====== Record excerpts ======

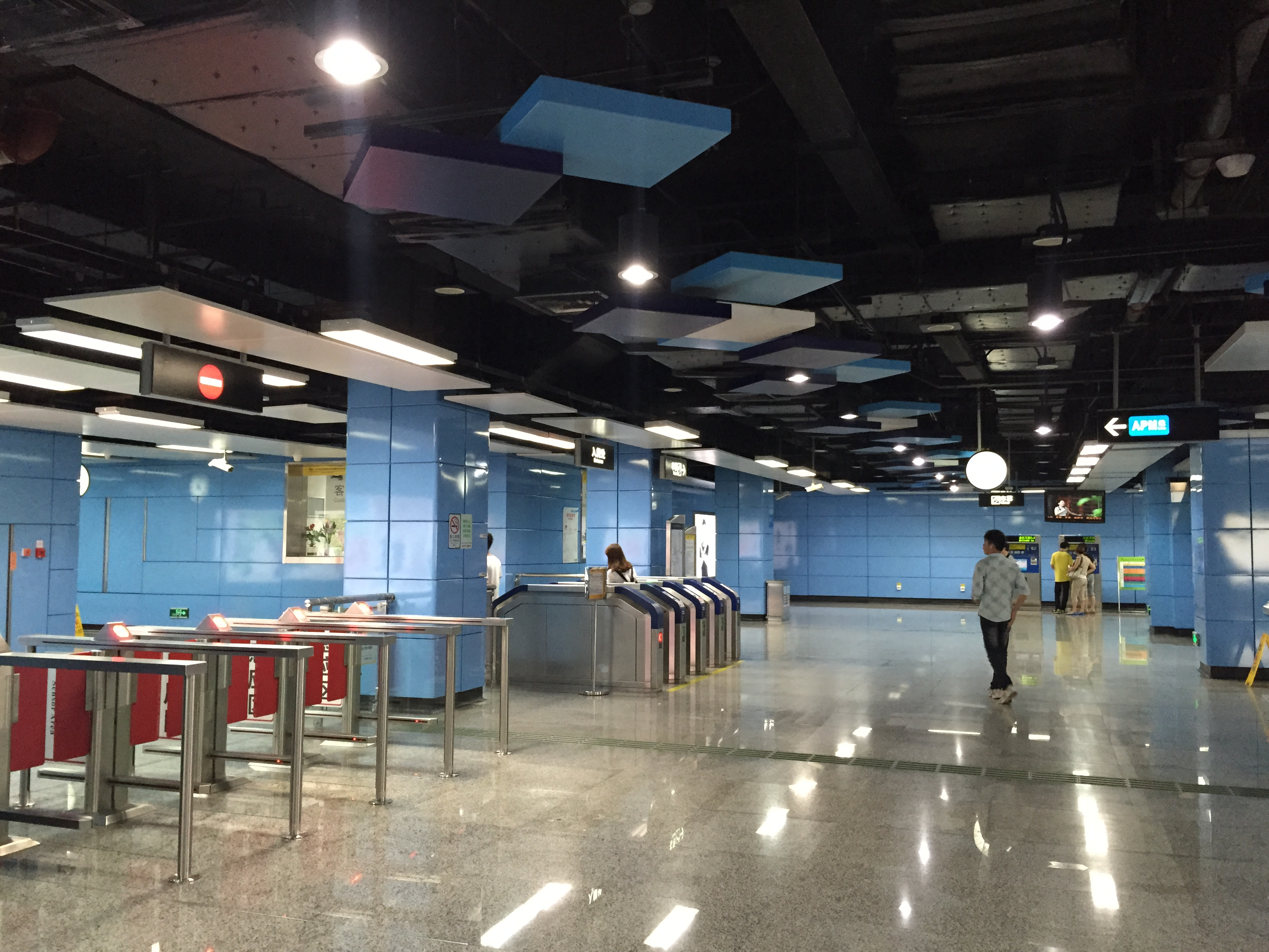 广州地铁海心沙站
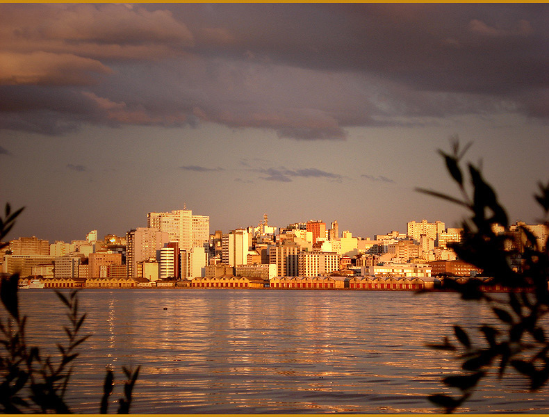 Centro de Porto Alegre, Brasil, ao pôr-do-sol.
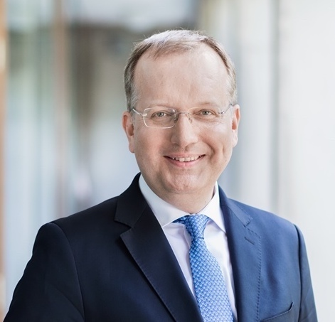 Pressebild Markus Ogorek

======
====== Record excerpts ======

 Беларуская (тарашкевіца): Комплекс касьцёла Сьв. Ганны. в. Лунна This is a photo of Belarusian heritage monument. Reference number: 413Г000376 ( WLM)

======
====== Record excerpts ======

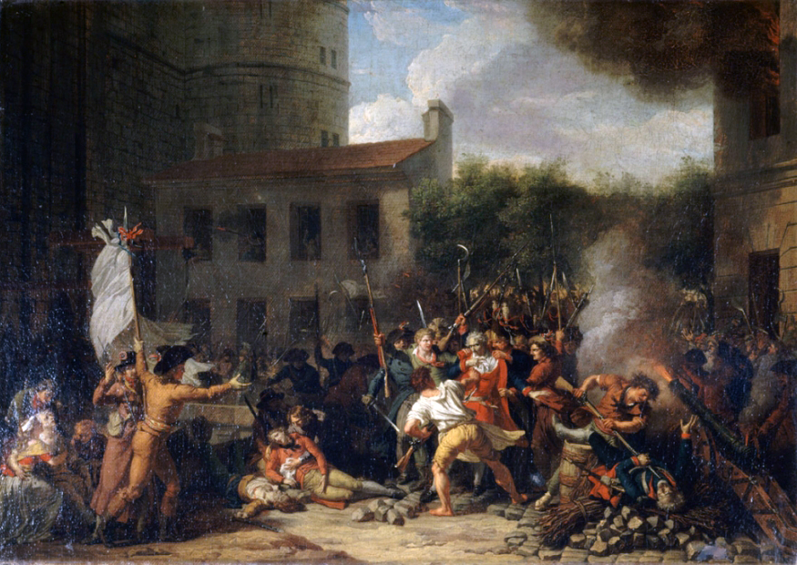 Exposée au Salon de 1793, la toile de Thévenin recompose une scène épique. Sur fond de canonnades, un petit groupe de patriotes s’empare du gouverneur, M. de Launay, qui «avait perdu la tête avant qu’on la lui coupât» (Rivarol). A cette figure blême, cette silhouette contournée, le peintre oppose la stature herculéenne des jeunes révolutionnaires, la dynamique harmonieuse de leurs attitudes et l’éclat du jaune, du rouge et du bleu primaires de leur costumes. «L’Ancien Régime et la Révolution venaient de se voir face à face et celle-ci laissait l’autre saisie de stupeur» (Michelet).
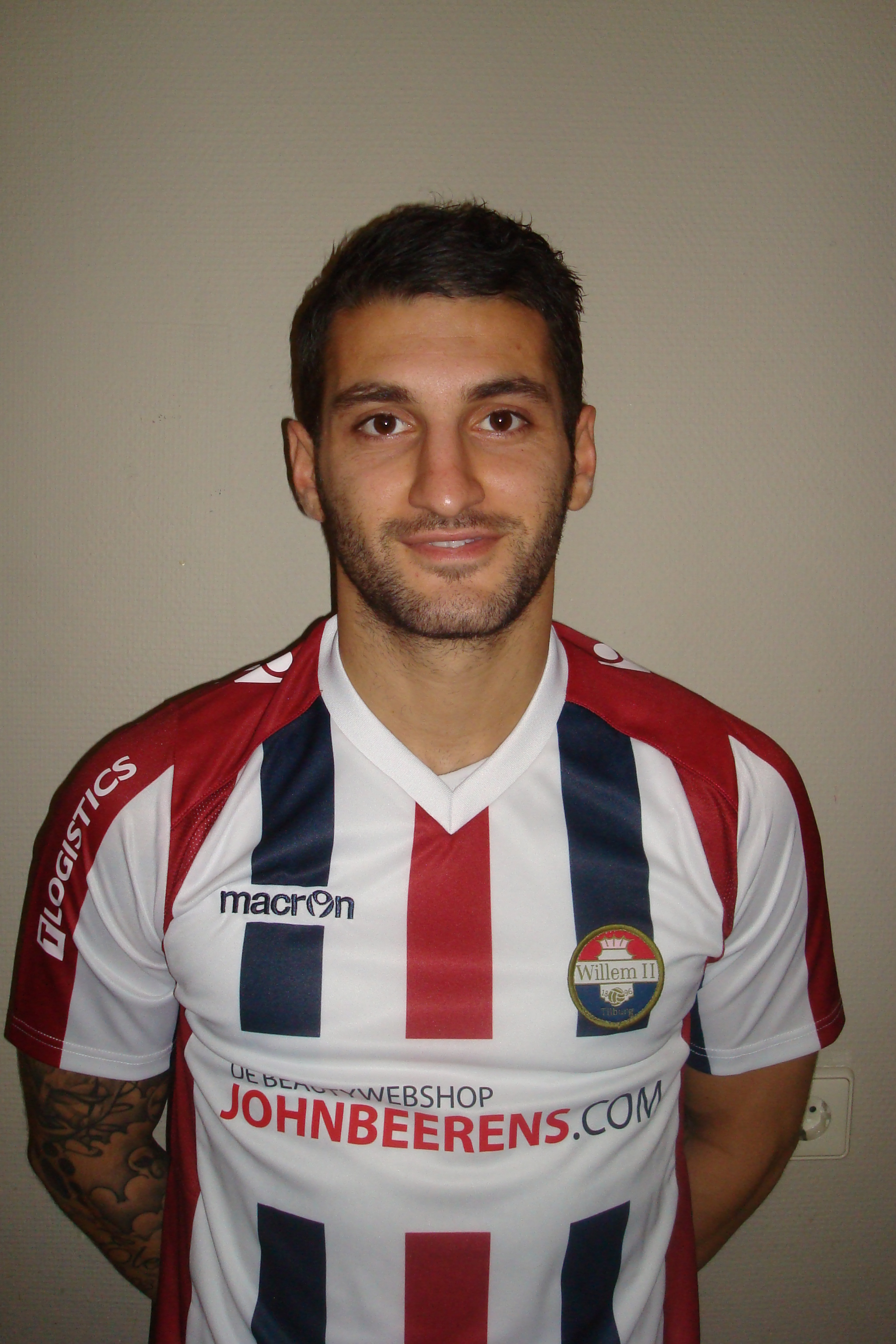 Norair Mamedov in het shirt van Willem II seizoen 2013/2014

======

Work instruction:
Reproduce the lines above beginning at the line that contains "Centro de Porto" and ending at the line that contains "Pressebild Markus Ogorek". No pictures.

Answer to the exercise:
 Centro de Porto Alegre, Brasil, ao pôr-do-sol.
 Pressebild Markus Ogorek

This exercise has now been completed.